Since the discovery that pneumatic CPM supports could help people with back problems when they sit, the devices have been used in a variety of settings around the world. CPM systems have been installed in automobiles and buses in places as far away as Thailand and in recliners and office seats here in the United States. United Airlines has equipped about 10,000 of its airplane seats with the commercial version of the CPM system. The seats have received the highest ratings in the company’s passenger surveys. Most recently, Good Housekeeping magazine (September 2001) gave the commercial system a four-star rating—the best among the products for back pain. But how could these commercial products help our low back pain patients at the Spine Institute of New England and the WERC?
A Federal Catch-22
First, we needed approval from the US Food and Drug Administration, which classified the system as a Class II and then a Class I device based on equivalency with a powered therapy table that could be used only in a medical facility. Subsequently, our application to the Health Care Financing Administration (HCFA) for a billing code number was rejected due to low sales volumes. This was a real eye-opener about the difficulties in entering the medical marketplace. Essentially, without major corporate financing and detailing, a small company could not pass the HCFA’s-sales volume criteria no matter how good its product was—a true catch-22.
Rehab and CPM
When patients are disabled by low back pain, and the traditional medical models of anatomic diagnosis and cure fail to restore comfort and function, rehabilitation is often the critical pathway to recovery. This is particularly true for people whose goals include returning to the physical activities of work, leisure, and daily life. When the ability to tolerate sitting is a part of those desired activities, rehabilitation should include education about postural strategies, and frequent changing of positions and stretching. When these approaches are not enough, and sitting is still limited or uncomfortable, CPM can provide a new adjunct to a total program for patients with low back pain.
Rowland G. Hazard, MD, is a professor of orthopedics and rehabilitation. He can be reached via email: rghazardmd@aol.com.
References
1. Hazard RG, Fenwick JW, Kalisch SM, et al. Functional restoration with behavioral support: a 1-year prospective study of patients with chronic low back pain. Spine. 1989;14:157–161.
2. Hazard RG. Functional restoration of patients with chronic low back pain. In: Frymoyer JW, ed. The Adult Spine. New York: Raven Press; 1995.
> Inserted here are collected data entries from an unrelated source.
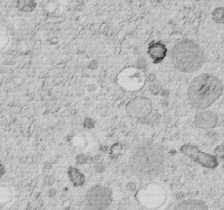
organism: C. elegans
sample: C. elegans embryo early stage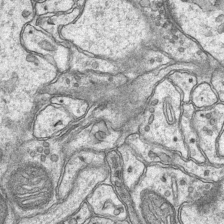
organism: Mouse
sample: CA1 Hippocampus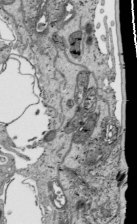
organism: Human
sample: Mitochondria in HCT116 cells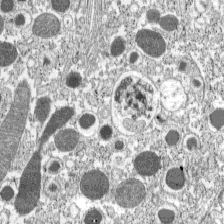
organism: C57BL Mouse
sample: Pancreatic islet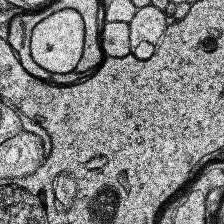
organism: Human
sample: Temporal Lobe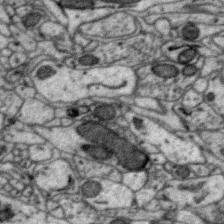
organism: Zebra finch
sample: Brain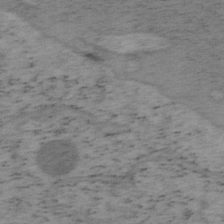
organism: Mouse
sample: OT-I killer T cells with ID8 ovarian cancer cells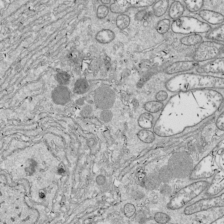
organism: Drosophila
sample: Cell division; meiosis; drosophila spermatocytes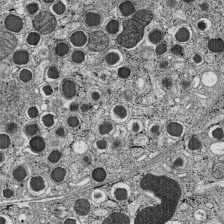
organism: C57BL Mouse
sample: Pancreatic islet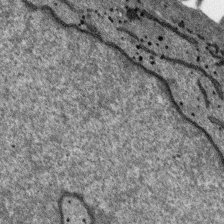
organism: Human
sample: Lung epithelial cells, uninfected (mock) control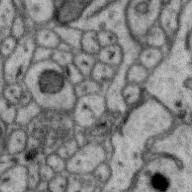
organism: Zebra finch
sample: Brain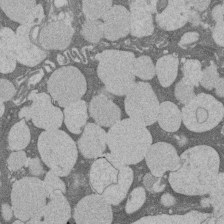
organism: Rat
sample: Salivary granule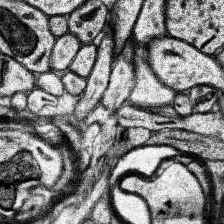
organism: Human
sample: Temporal Lobe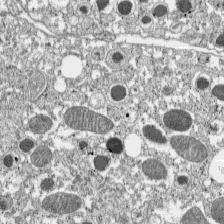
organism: C57BL Mouse
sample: Pancreatic islet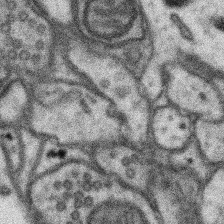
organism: Mouse
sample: Somatosensory cortex neuropil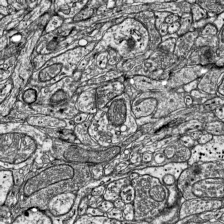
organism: Mouse
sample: Visual Cortex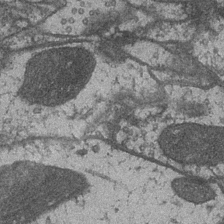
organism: Drosophila
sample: Optic medulla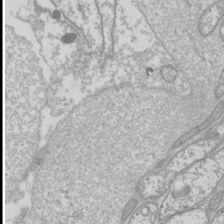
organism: Drosophila
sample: Cell division; meiosis; drosophila spermatocytes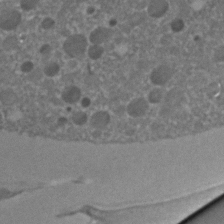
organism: C. elegans
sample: C. elegans embryo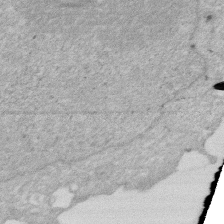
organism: Human
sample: HIV infected U937 cells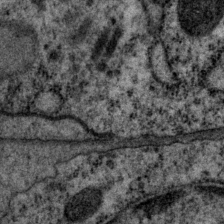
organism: P. pacificus
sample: Pharynx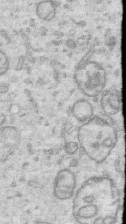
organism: Human
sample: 1205lu cells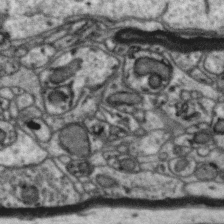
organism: Zebra finch
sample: Brain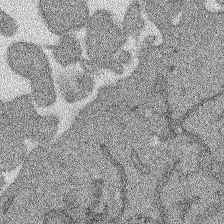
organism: Human
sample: HeLa cells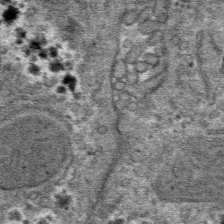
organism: Mouse
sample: Mouse hepatocytes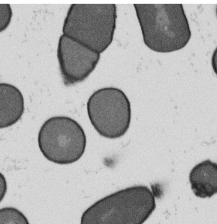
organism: B. subtilis
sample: Bacterial spore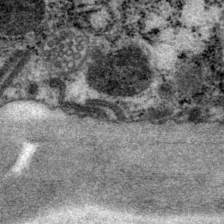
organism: P. pacificus
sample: Pharynx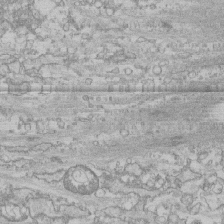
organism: Human
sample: CRL-1474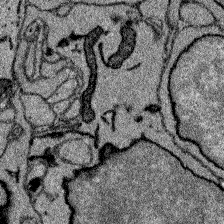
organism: Zebrafish
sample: Larval olfactory bulb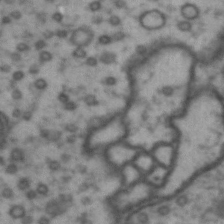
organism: Drosophila
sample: Brain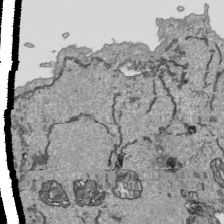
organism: Human
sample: Mitochondria in HCT116 cells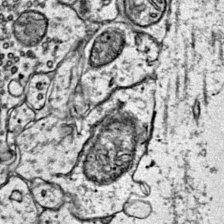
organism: Mouse
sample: Primary visual cortex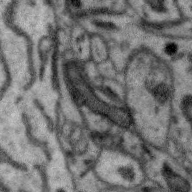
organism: Zebra finch
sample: Brain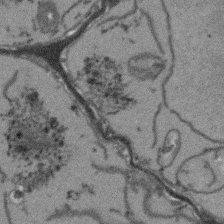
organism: Arabidopsis thaliana
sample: Root tip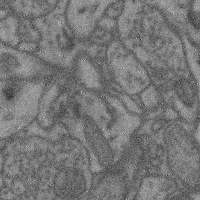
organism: Mouse
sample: Cerebral cortex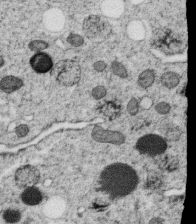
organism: C. elegans
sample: C. elegans oocyte; sperm cells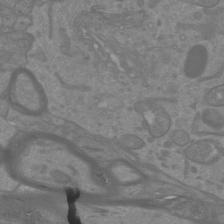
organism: Mouse
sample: Cortical neurons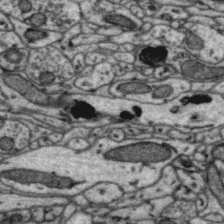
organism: Zebra finch
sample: Brain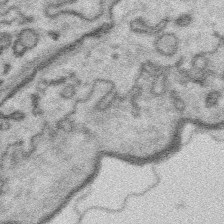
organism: Platynereis dumerilii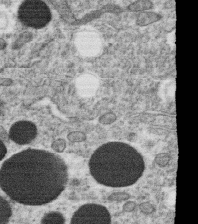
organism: C. elegans
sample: C. elegans oocyte; sperm cells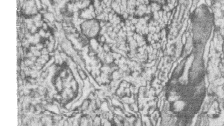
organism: Zebrafish
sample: synaptic ribbons in rod cells and cone cells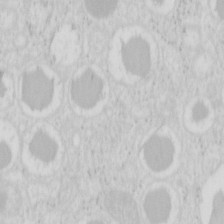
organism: Mouse
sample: Pancreas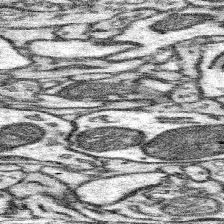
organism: Mouse
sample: Somatosensory cortex neuropil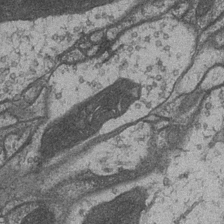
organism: Drosophila
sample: Optic medulla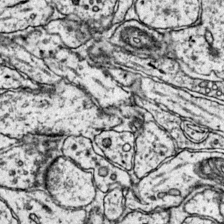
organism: Mouse
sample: Primary visual cortex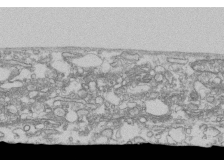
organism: Human
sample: Fibroblast cells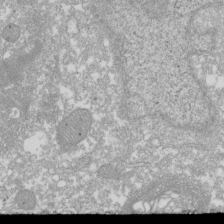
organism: Xenopus
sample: Cilia; centrioles in frog embryo cells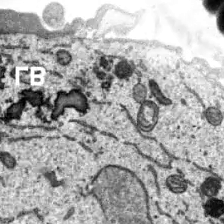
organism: Human
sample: HeLa cells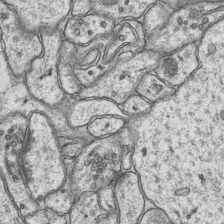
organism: Mouse
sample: CA1 Hippocampus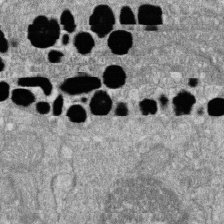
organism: Zebrafish
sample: Cilia; retinal pigment epithelium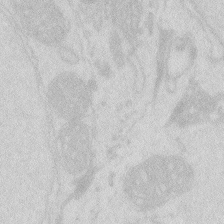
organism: Zebrafish
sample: Macrophage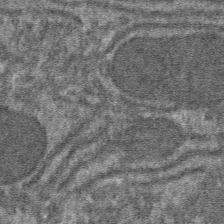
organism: Mouse
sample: Mouse hepatocytes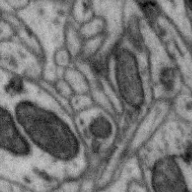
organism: Zebra finch
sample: Brain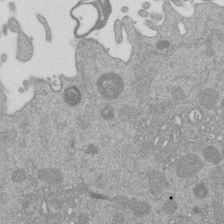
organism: Mouse
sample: Dividing mouse embryo 1 cell stage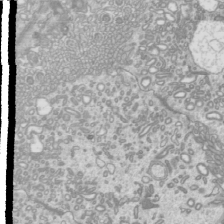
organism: Mouse
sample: Cilia; mouse epididymis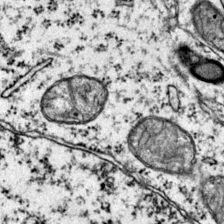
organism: Mouse
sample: Primary visual cortex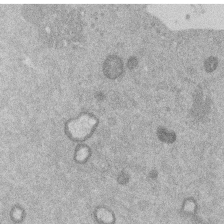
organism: Mouse
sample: Dividing mouse embryo 1 cell stage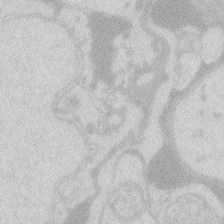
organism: Zebrafish
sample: Macrophage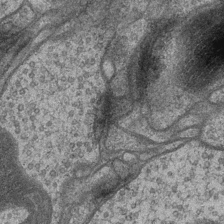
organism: Drosophila
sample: Optic medulla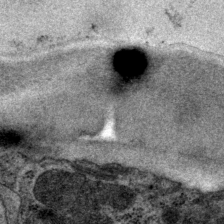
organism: P. pacificus
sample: Pharynx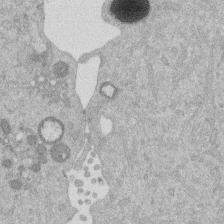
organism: Mouse
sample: Dividing mouse embryo 1 cell stage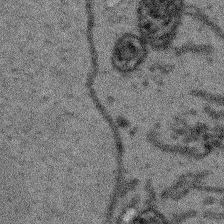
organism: Arabidopsis thaliana
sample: Root tip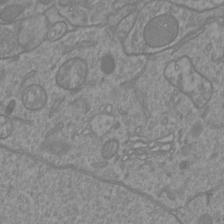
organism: Mouse
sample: Cortical neurons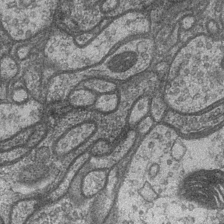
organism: Drosophila
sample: Optic medulla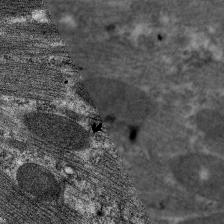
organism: C. elegans
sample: Pharynx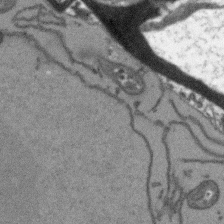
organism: Arabidopsis thaliana
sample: Root tip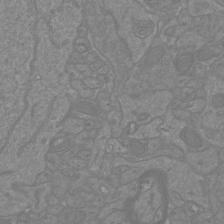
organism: Mouse
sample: Cortical neurons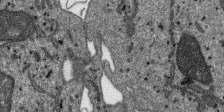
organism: Human
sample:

3. Hazard RG, Koelbel S. Correlations between sitting intolerance and other physical impairments in people with chronic low back pain. In: Abstracts of the International Society for the Study of the Lumbar Spine; June 1994; Seattle.
4. Nachemson AL. Disc pressure measurements. Spine. 1981;6:93–97.
5. Shah JS, Hampson WGH, Jayson MIV. The distribution of surface strain in the cadaveric lumbar spine. J Bone Joint Surg. 1978;60B:246–250.
6. Andersson GBJ, Chaffin DB, Pope MH. Occupational biomechanics of the lumbar spine. In: Pope MH, Andersson GBJ, Frymoyer JWF, Chaffin DB, eds. Occupational Low Back Pain: Assessment, Treatment and Prevention. St Louis: Mosby; 1991:20–43.
7. Williams MW, Hawley JA, McKenzie RA, van Wijmen PM. A comparison of the effects of two sitting postures on back and referred pain. Spine. 1991;16:1185–1191.
8. McKenzie RA. The Lumbar Spine: Mechanical Diagnosis and Therapy. Waikenae, New Zealand: Spinal Publications; 1981.
9. Hazard RG, McKenzie RA, Mooney V. Helping your back pain patients make the most of spinal motion. J Musculoskeletal Med. 1994;11:24–35.
10. Reinecke SM, Hazard RG, Coleman K. Continuous passive motion in seating: a new strategy against low back pain. J Spinal Disord. 1994;7:29–35.
11. Hazard RG, Williams MM, McKenzie RA. Reliability of three methods for measuring prone lumbar extension. N Z J Phys Ther. 1994;22:11–13.